A estudante de medicina Myriam havia saído à noite para comemorar a conclusão do curso de graduação com as amigas da faculdade. As universitárias tinham reservado uma mesa na casa noturna e chegaram às 20h do dia 10 de abril de 2016. Por volta das 00h, um grupo de rapazes chegou ao local e tentou se aproximar para também ocupar a mesa.

As moças reclamaram e acionaram o segurança do estabelecimento, que foi até onde elas estavam e retirou um balde de cerveja que os rapazes haviam colocado na mesa das garotas. Mesmo depois de ser repreendido pelo segurança, um dos homens continuou tentando se aproximar e agarrou Myriam por trás.

A universitária o empurrou e ele já teria revidado com um soco no rosto da jovem. Myriam caiu no chão e o rapaz começou a desferir chutes contra a vítima. Ele foi contido pelos amigos e em seguida fugiu. A segurança da casa noturna acionou a Polícia Militar, que colheu o depoimento de testemunhas que identificaram o suspeito.

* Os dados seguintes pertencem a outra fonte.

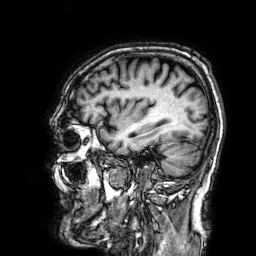
modality = 3 Tesla brain MRI | series = 3D T1-weighted | study = ring-enhancing brain masses.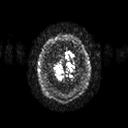
Case summary: 3 Tesla brain MRI. Series: diffusion tensor imaging (medium iso). Study: ring-enhancing brain masses.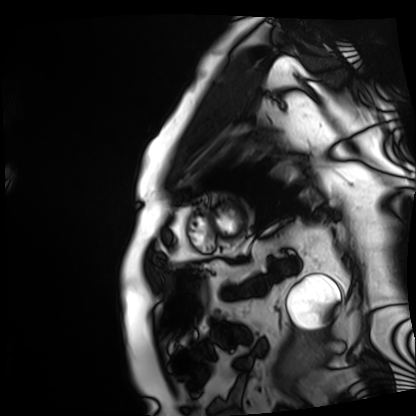
Cardiac MRI. Subject group: patient.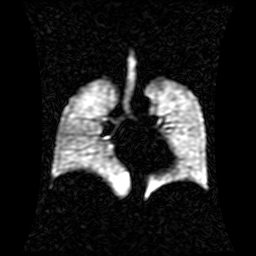
Clinical context: Hyperpolarized 129Xe ventilation MRI of the lungs. SNR level 1 of 8 (the deposit holds this scan as its native image and as seven SNR-degraded versions).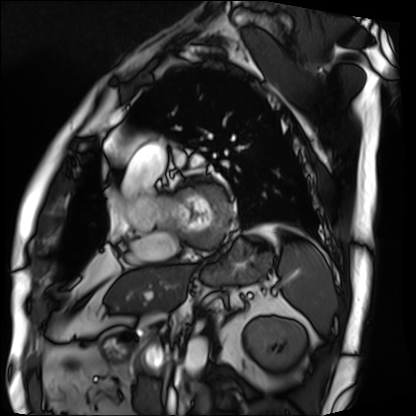
{
  "modality": "cardiac MRI",
  "cohort": "patient"
}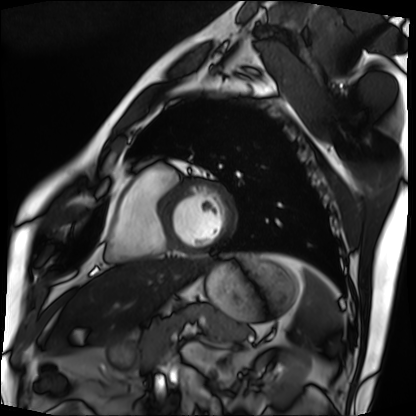
modality = cardiac MRI
subject group = patient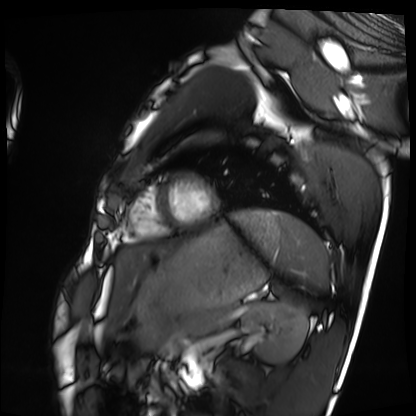
Cardiac MRI.
Subject group: healthy volunteer.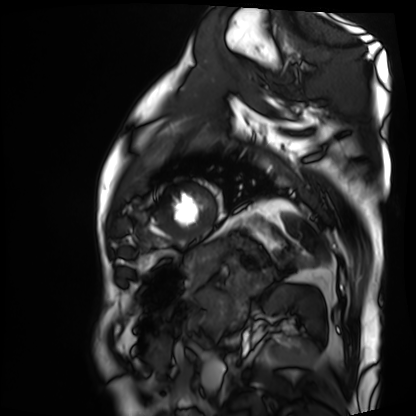
Summary: Cardiac MRI. Subject group: patient.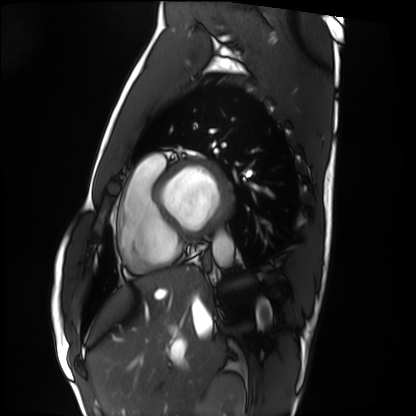
Cardiac MRI. Subject group: healthy volunteer.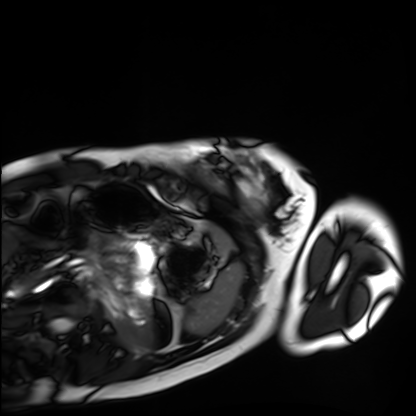
Cardiac MRI. Subject group: healthy volunteer.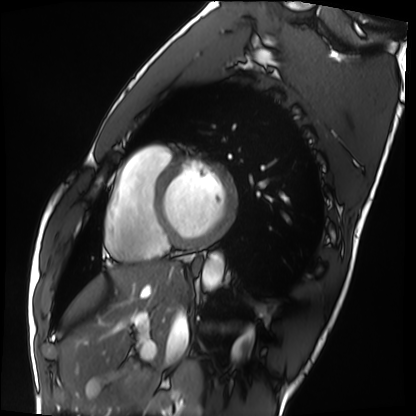
Summary: Cardiac MRI. Subject group: healthy volunteer.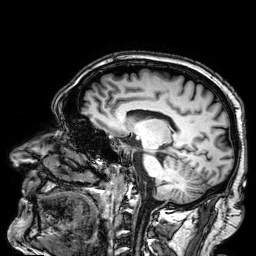
3 Tesla brain MRI. Series: 3D T1-weighted. Study: ring-enhancing brain masses.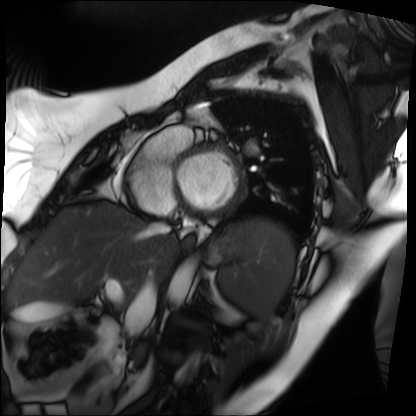
Q: What kind of scan is this?
A: Cardiac MRI.
Subject group: patient.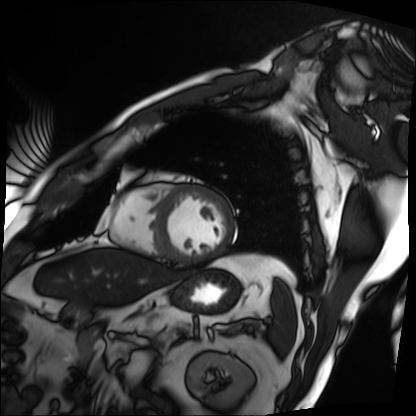
Clinical context: Cardiac MRI. Subject group: patient.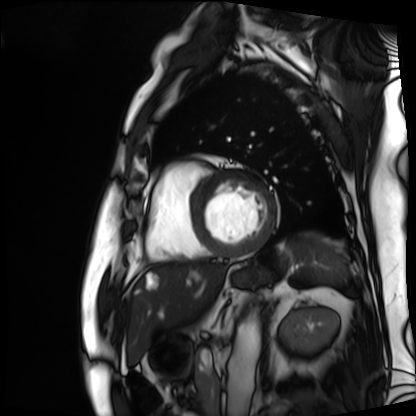
• modality · cardiac MRI
• subject group · patient

A mãe da jovem, Jucy Nery, denunciou nas redes sociais que a vítima não havia sido atendida ao buscar ajuda na Delegacia da Mulher. “Ao chegar na Delegacia da Mulher para prestar queixa, sequer foi vista pela delegada de plantão, que se recusou a recebê-la e gerar boletim de ocorrência, alegando não se tratar de violência doméstica”, desabafou.

Jucy contou ainda ao G1 que depois da denúncia nas redes sociais, outras pessoas entraram em contato com elas para informar que o suspeito já teria agredido outras pessoas, inclusive mulheres em situação semelhante à ocorrida.